DATA LISTING: Begin

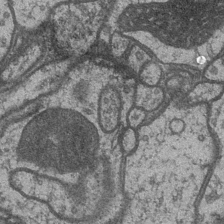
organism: Drosophila
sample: Optic medulla
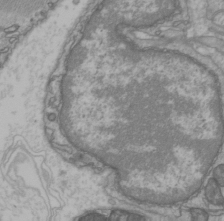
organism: C57BL Mouse
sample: Heart
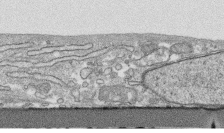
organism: Human
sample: CRL-1474
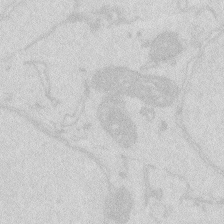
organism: Zebrafish
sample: Macrophage
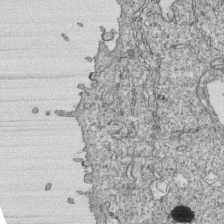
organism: Human
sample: HeLa cell HIV synapse
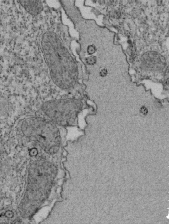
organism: Tetrahymena
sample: Cilia in tetrahymena
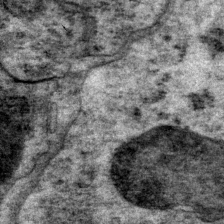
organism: P. pacificus
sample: Pharynx
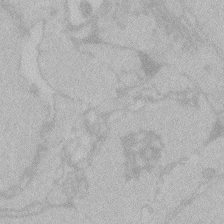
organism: Zebrafish
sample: Macrophage infected with Toxoplasma gondii
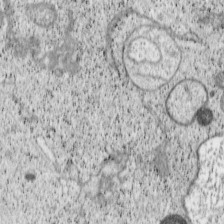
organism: African green monkey
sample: COS-7 cells
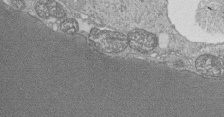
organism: Tetrahymena
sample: Cilia in tetrahymena
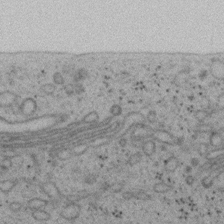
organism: Human
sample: HeLa cells
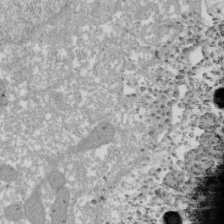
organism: Xenopus
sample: Cilia; centrioles in frog embryo cells
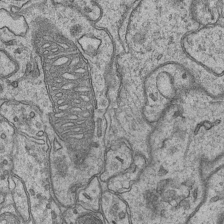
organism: Mouse
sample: CA1 Hippocampus
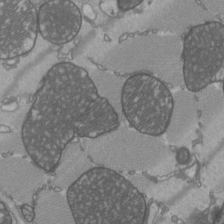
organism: C57BL Mouse
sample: Heart
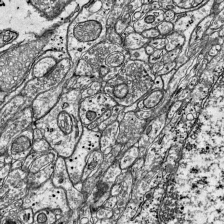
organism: Mouse
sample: Visual Cortex
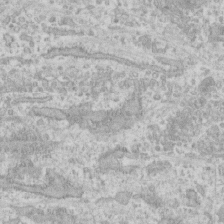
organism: Human
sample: CRL-1474
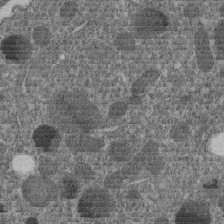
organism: C. elegans
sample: C. elegans embryo early stage
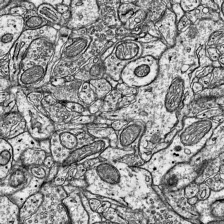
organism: Mouse
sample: Visual Cortex
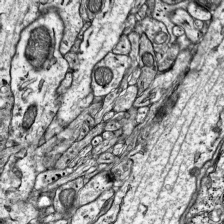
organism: Mouse
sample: Visual Cortex
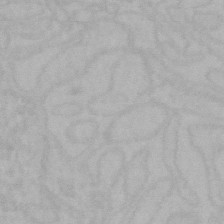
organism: Mouse
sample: Choroid plexus
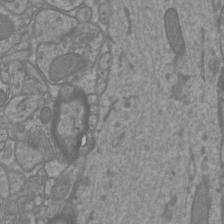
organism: Mouse
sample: Cortical neurons
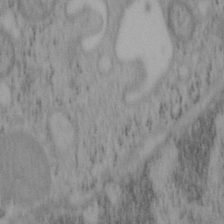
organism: Mouse
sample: OT-I killer T cells with ID8 ovarian cancer cells
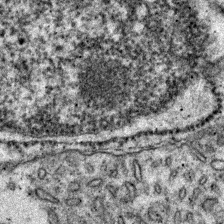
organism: Zebrafish
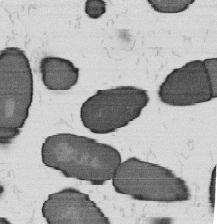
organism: B. subtilis
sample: Bacterial spore
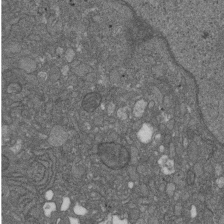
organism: Drosophila
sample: Nephrocyte
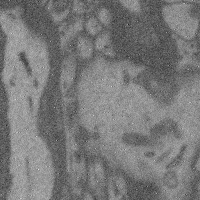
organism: Mouse
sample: Cerebral cortex
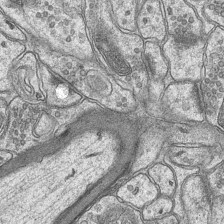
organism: Mouse
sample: CA1 Hippocampus
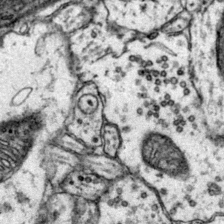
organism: Mouse
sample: Primary visual cortex
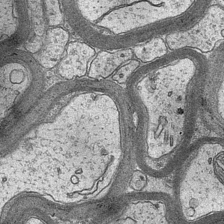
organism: Mouse
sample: CA1 Hippocampus
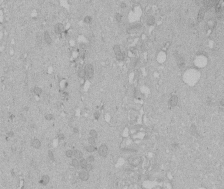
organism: Human
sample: Melanocyte Keratinocyte synapse skin construct
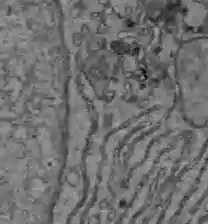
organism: C57BL Mouse
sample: Liver
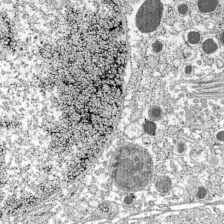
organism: C57BL Mouse
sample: Pancreatic islet
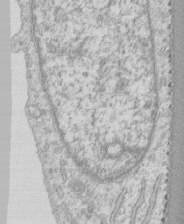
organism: Human
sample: CRL-1474
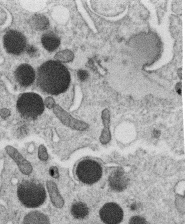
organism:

DATA LISTING: End

● TASK REQUIREMENTS
In the copy, no pictures should appear; the records themselves must be repeated exactly.

● RESPONSE
organism: Drosophila
sample: Optic medulla
organism: C57BL Mouse
sample: Heart
organism: Human
sample: CRL-1474
organism: Zebrafish
sample: Macrophage
organism: Human
sample: HeLa cell HIV synapse
organism: Tetrahymena
sample: Cilia in tetrahymena
organism: P. pacificus
sample: Pharynx
organism: Zebrafish
sample: Macrophage infected with Toxoplasma gondii
organism: African green monkey
sample: COS-7 cells
organism: Tetrahymena
sample: Cilia in tetrahymena
organism: Human
sample: HeLa cells
organism: Xenopus
sample: Cilia; centrioles in frog embryo cells
organism: Mouse
sample: CA1 Hippocampus
organism: C57BL Mouse
sample: Heart
organism: Mouse
sample: Visual Cortex
organism: Human
sample: CRL-1474
organism: C. elegans
sample: C. elegans embryo early stage
organism: Mouse
sample: Visual Cortex
organism: Mouse
sample: Visual Cortex
organism: Mouse
sample: Choroid plexus
organism: Mouse
sample: Cortical neurons
organism: Mouse
sample: OT-I killer T cells with ID8 ovarian cancer cells
organism: Zebrafish
organism: B. subtilis
sample: Bacterial spore
organism: Drosophila
sample: Nephrocyte
organism: Mouse
sample: Cerebral cortex
organism: Mouse
sample: CA1 Hippocampus
organism: Mouse
sample: Primary visual cortex
organism: Mouse
sample: CA1 Hippocampus
organism: Human
sample: Melanocyte Keratinocyte synapse skin construct
organism: C57BL Mouse
sample: Liver
organism: C57BL Mouse
sample: Pancreatic islet
organism: Human
sample: CRL-1474
organism:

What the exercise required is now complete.